Alain de Benoist: From Proudhon and Sorel to Illich, Christopher Lasch, Michéa, Baudrillard, Michel Freytag or Serge Latouche, passing through Sombart, Edouard Berth, Charles Péguy, Georges Valois, Jacques Ellul, Karl Polanyi, Georges Bernanos and many others, there is no lack of thinkers from whom we could formulate a political ideology rigorously opposed to bourgeois liberalism. If its hour has not yet come, it's because liberal ideology has prevailed, for various reasons, over its competitors until now. But after having reached its peak, this ideology seems to have entered into its phase of decline. Today the crisis of great breadth that strikes liberal democracies, the threat of the general depreciation of value that threatens the capitalist system, the evolution of opinion, which hardly believes in progress any more and begins to realize that “always more” doesn't necessarily mean “always better,” lets us predict revolutions to come.

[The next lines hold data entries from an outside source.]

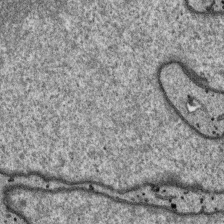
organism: Human
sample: Lung epithelial cells, uninfected (mock) control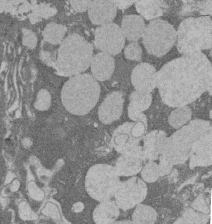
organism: Rat
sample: Salivary granule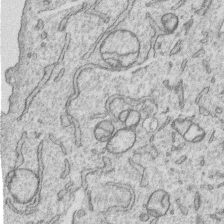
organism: Human
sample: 1205lu cells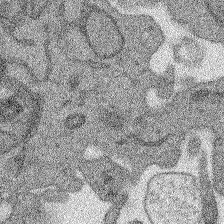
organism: Human
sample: HeLa cells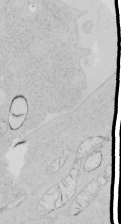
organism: Human
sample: Mitochondria in HCT116 cells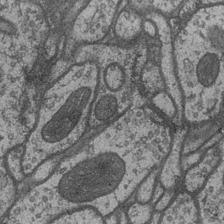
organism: Drosophila
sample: Optic medulla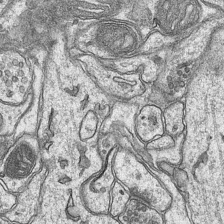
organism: Mouse
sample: CA1 Hippocampus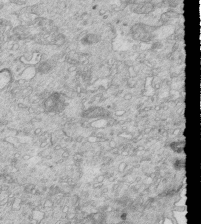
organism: Mouse
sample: Multiciliated cells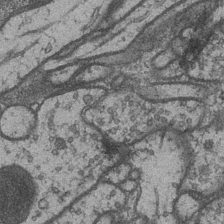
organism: Drosophila
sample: Optic medulla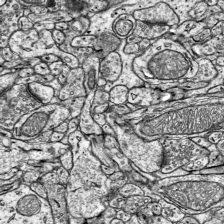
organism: Mouse
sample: Visual Cortex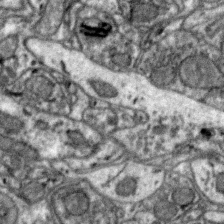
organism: Zebra finch
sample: Brain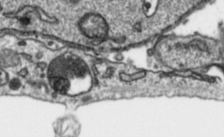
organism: Toxoplasma gondii
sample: Parasites in a vacuole inside a host cell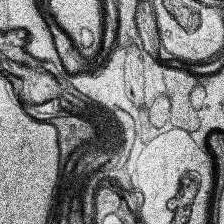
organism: Human
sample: Temporal Lobe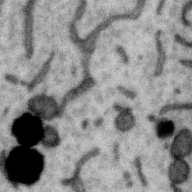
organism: Zebra finch
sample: Brain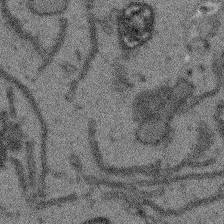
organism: Arabidopsis thaliana
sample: Root tip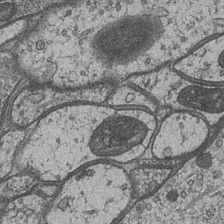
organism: Drosophila
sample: Optic medulla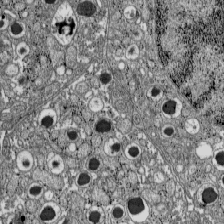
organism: C57BL Mouse
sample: Pancreatic islet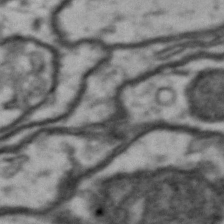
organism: Drosophila
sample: Brain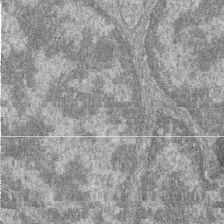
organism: Zebrafish
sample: Cilia; retinal pigment epithelium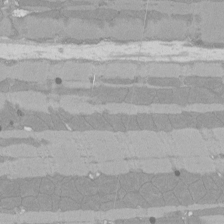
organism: Rat
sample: Left ventricle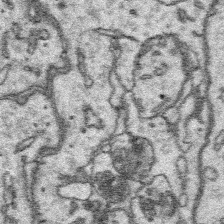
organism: Platynereis dumerilii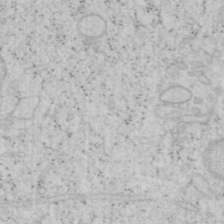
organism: Human
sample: HeLa cells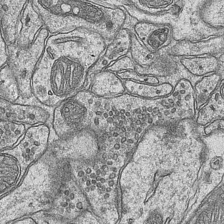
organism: Mouse
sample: CA1 Hippocampus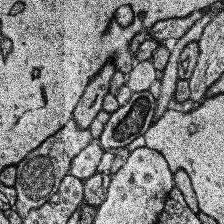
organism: Human
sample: Temporal Lobe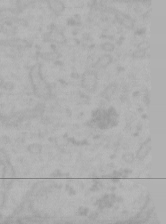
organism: Mouse
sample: Choroid plexus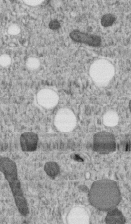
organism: C. elegans
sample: C. elegans embryo early stage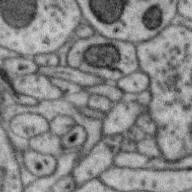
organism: Zebra finch
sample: Brain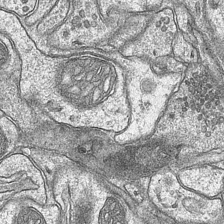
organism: Mouse
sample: CA1 Hippocampus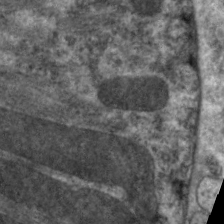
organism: C. elegans
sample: Pharynx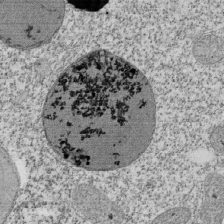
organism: Tetrahymena
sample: Cilia in tetrahymena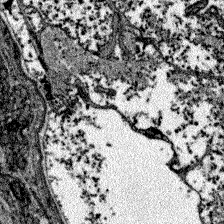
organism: Zebrafish
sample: Larval olfactory bulb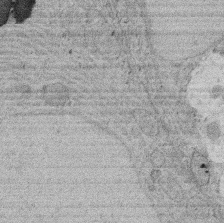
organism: Rat
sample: Salivary granule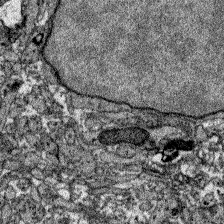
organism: Zebrafish
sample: Larval olfactory bulb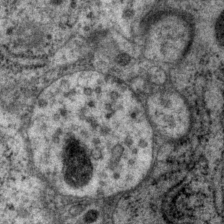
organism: P. pacificus
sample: Pharynx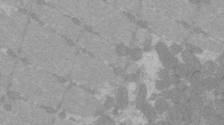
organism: C57BL Mouse
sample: Tibialis anterior muscle cell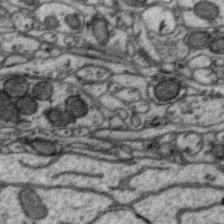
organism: Zebra finch
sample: Brain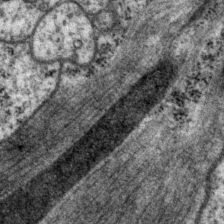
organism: P. pacificus
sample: Pharynx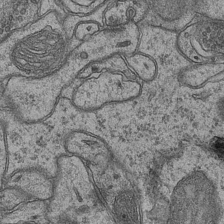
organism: Mouse
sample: CA1 Hippocampus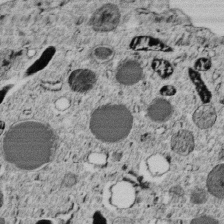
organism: C. elegans
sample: C. elegans embryo early stage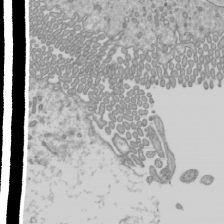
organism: Mouse
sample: Cilia; mouse epididymis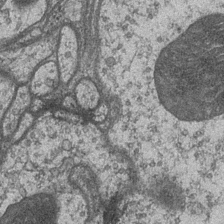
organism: Drosophila
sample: Optic medulla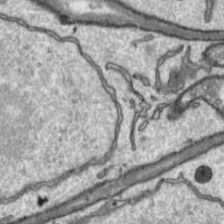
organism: Toxoplasma gondii
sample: Parasites in a vacuole inside a host cell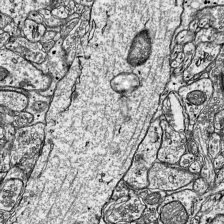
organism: Mouse
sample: Visual Cortex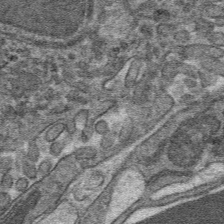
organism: Mouse
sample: Mouse hepatocytes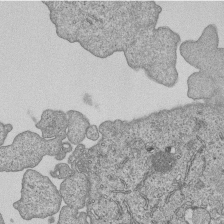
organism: Human
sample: MDA-MB-231 cells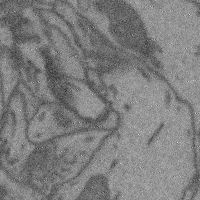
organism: Mouse
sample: Cerebral cortex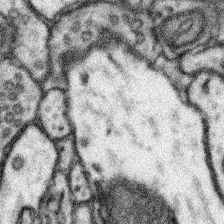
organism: Mouse
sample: Somatosensory cortex neuropil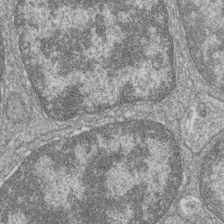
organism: Zebrafish
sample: Cilia; retinal pigment epithelium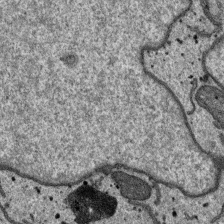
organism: Human
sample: Lung epithelial cells, uninfected (mock) control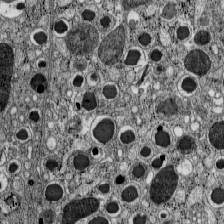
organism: C57BL Mouse
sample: Pancreatic islet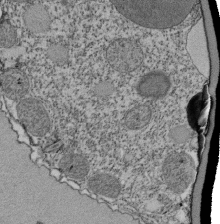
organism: Tetrahymena
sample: Cilia in tetrahymena

For the moment, we can already detect localized attempts to establish different ways of life in enclaves “liberated” from the dominant ideology. These attempts are unequal in value, but could announce harvests that have begun to sprout. Today we're passing through a phase of historic transition. We're seeing a world that we've known disappear, sometimes loved (or not), while the contours of the world ahead only begins to take shape. The world has lived for centuries, even millennia, without liberal capitalism. I'm convinced that it could live again without it. History is open.
PHILITT: Strictly speaking, can we seriously consider the Yellow Vests' Movement as an anti-liberal and anti-bourgeois movement? Is the “revolutionary” dimension of the movement condemned by its vision of things (increase of salaries, quality of life, the price of gas, etc)? Does not liberating oneself from liberalism imply radically changing one's vision of the world (renouncing economism, materialism, individualism)?

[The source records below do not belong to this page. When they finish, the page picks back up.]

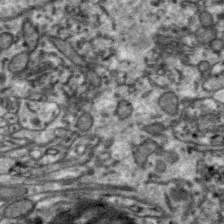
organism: Zebra finch
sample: Brain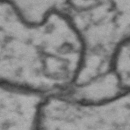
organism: Drosophila
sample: Brain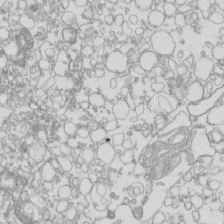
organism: Mouse
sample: Macrophages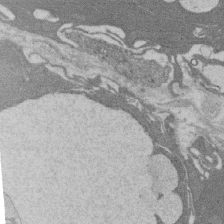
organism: Rat
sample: Salivary granule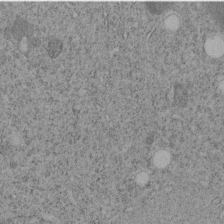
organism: C. elegans
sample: C. elegans embryo early stage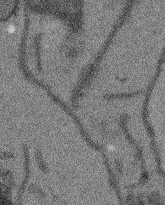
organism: Arabidopsis thaliana
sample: Root tip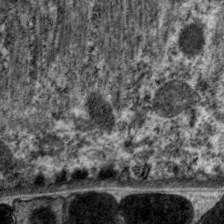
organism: C. elegans
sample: Pharynx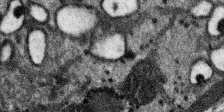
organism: Human
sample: Lung epithelial cells infected with SARS-CoV-2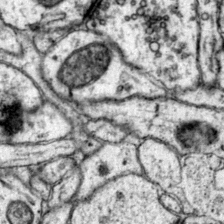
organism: Mouse
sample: Primary visual cortex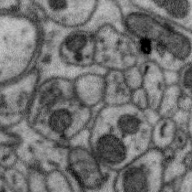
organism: Zebra finch
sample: Brain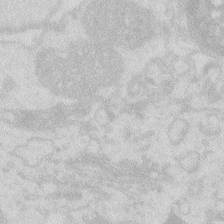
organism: Zebrafish
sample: Macrophage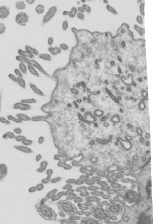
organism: Mouse
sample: Mouse epididymis efferent ductule cilia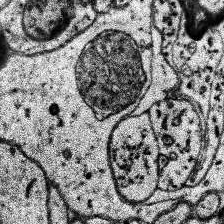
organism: Human
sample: Temporal Lobe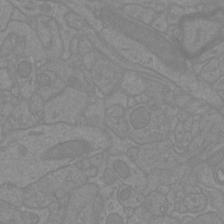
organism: Mouse
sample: Cortical neurons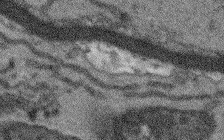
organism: Arabidopsis thaliana
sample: Root tip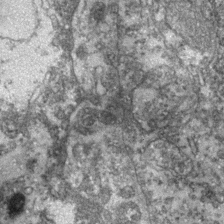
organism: Zebrafish
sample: Zebrafish embryo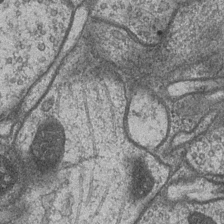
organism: Drosophila
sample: Optic medulla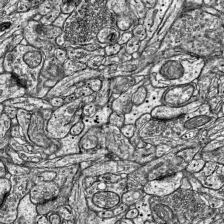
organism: Mouse
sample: Visual Cortex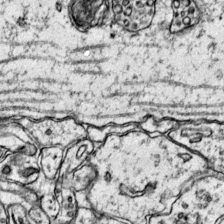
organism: Mouse
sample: Primary visual cortex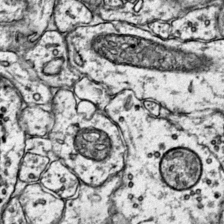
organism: Mouse
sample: Primary visual cortex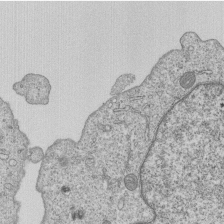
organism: Human
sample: MDA-MB-231 cells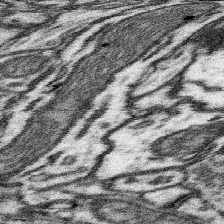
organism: Mouse
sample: Somatosensory cortex neuropil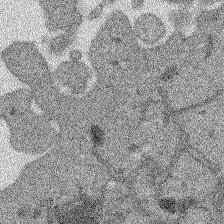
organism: Human
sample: HeLa cells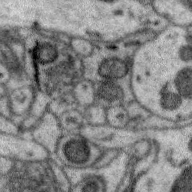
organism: Zebra finch
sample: Brain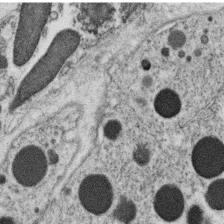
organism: C. elegans
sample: C. elegans oocyte; sperm cells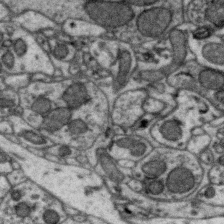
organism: Zebra finch
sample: Brain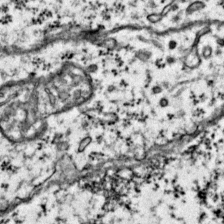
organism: Mouse
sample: Primary visual cortex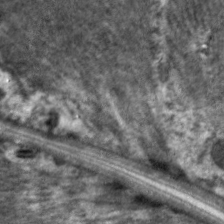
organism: C. elegans
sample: Pharynx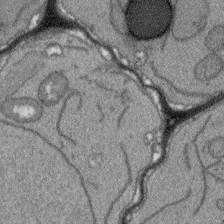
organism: Arabidopsis thaliana
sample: Root tip

Alain de Benoist: We must take the Yellow Vests' Movement for what it is: a rough phenomenon, a spontaneous movement that no one saw coming, while everything predicted it.
Photo - Wikipedia
In order to describe it, I would use the expression of “the populism of the people” (Vincent Coussedière), this populism that doesn't identify itself with any political movement and that organizes itself outside of the unions. It's the party of those who have no party, the party of the victims of globalization, of those who have been victims of a triple political, social, and cultural exclusion for years, of those that we've ignored, humiliated, made invisible, who take the stage so that we recognize their existence. An anti-liberal and anti-bourgeois movement? Doubtlessly not consciously, but how could the popular classes and the middle classes in the process of decline, who are still bearers of “common decency” and know that “there are things that should not be done”, feel solidarity with a liberal bourgeoisie that ceaselessly displays a real class contempt for them?

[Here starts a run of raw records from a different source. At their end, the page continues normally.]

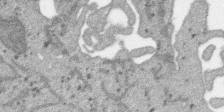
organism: Human
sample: Lung epithelial cells infected with SARS-CoV-2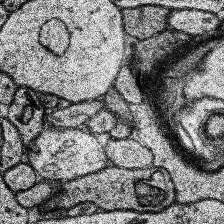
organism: Human
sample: Temporal Lobe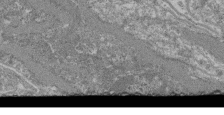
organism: Mouse
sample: Glomerulus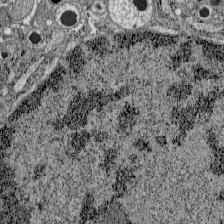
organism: C57BL Mouse
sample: Pancreatic islet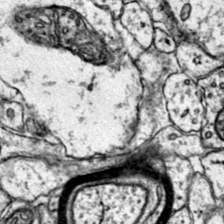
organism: Mouse
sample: Primary visual cortex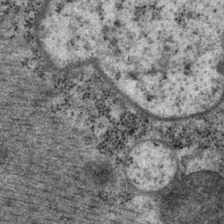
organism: P. pacificus
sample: Pharynx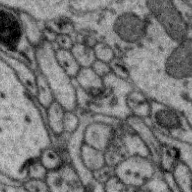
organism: Zebra finch
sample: Brain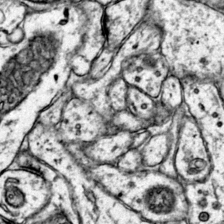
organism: Mouse
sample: Primary visual cortex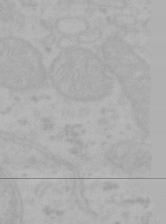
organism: Mouse
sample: Choroid plexus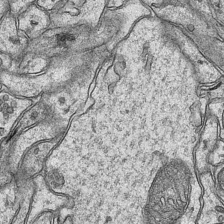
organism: Mouse
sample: CA1 Hippocampus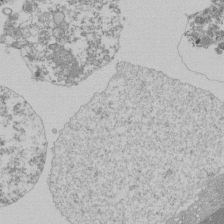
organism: Mouse
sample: Activated Pmel transgenic CD8+ T Cells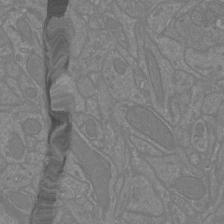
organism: Mouse
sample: Cortical neurons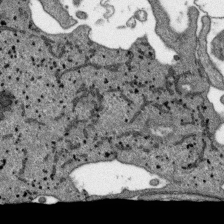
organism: Human
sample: Lung epithelial cells, uninfected (mock) control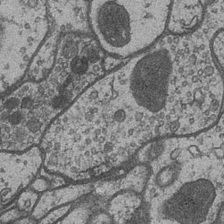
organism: Drosophila
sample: Optic medulla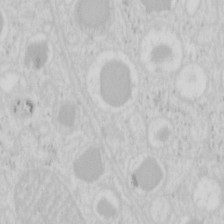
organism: Mouse
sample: Pancreas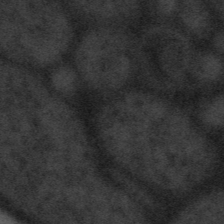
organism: Tuwongella immobilis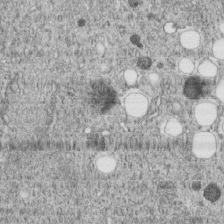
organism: C. elegans
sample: C. elegans embryo early stage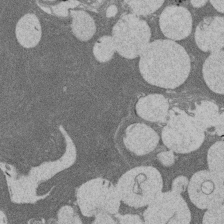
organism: Rat
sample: Salivary granule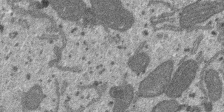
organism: Human
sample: Lung epithelial cells infected with SARS-CoV-2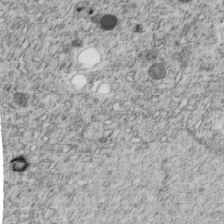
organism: C. elegans
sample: C. elegans embryo early stage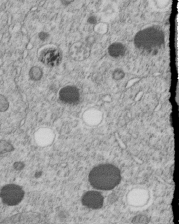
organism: C. elegans
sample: C. elegans embryo early stage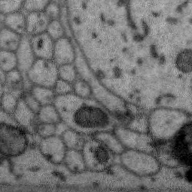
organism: Zebra finch
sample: Brain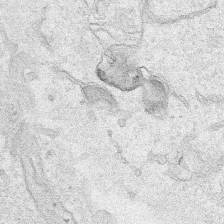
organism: Human
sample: Mitochondria in HCT116 cells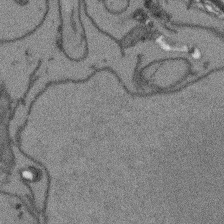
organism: Arabidopsis thaliana
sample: Root tip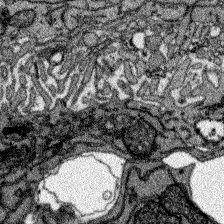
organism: Zebrafish
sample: Larval olfactory bulb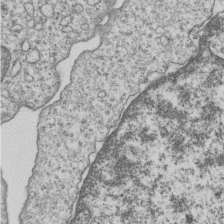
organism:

The Yellow Vests' Movement has certainly been the carrier of “economic” demands from the start, but very quickly they gave way to more urgent demands (“Macron, resign!”, the people's referendum initiative). To reduce it to a pure demand for increased purchasing power, to a simple “social movement” as we've known, would be a serious error. In the past, many revolts started with simple fiscal grievances, before transforming into movements with unexpected extents. Let's remember the Boston Tea Party in 1773, which announced the war of American independence! You're certainly right to say that we must radically change our vision of the world in order to liberate ourselves from liberalism. But we will not reproach the Yellow Vests for not having read Nietzsche, Louis Dumont, or Baudrillard! Their movement is a tremendous symptom. The same causes always producing the same effects, maybe we must say: a general repetition.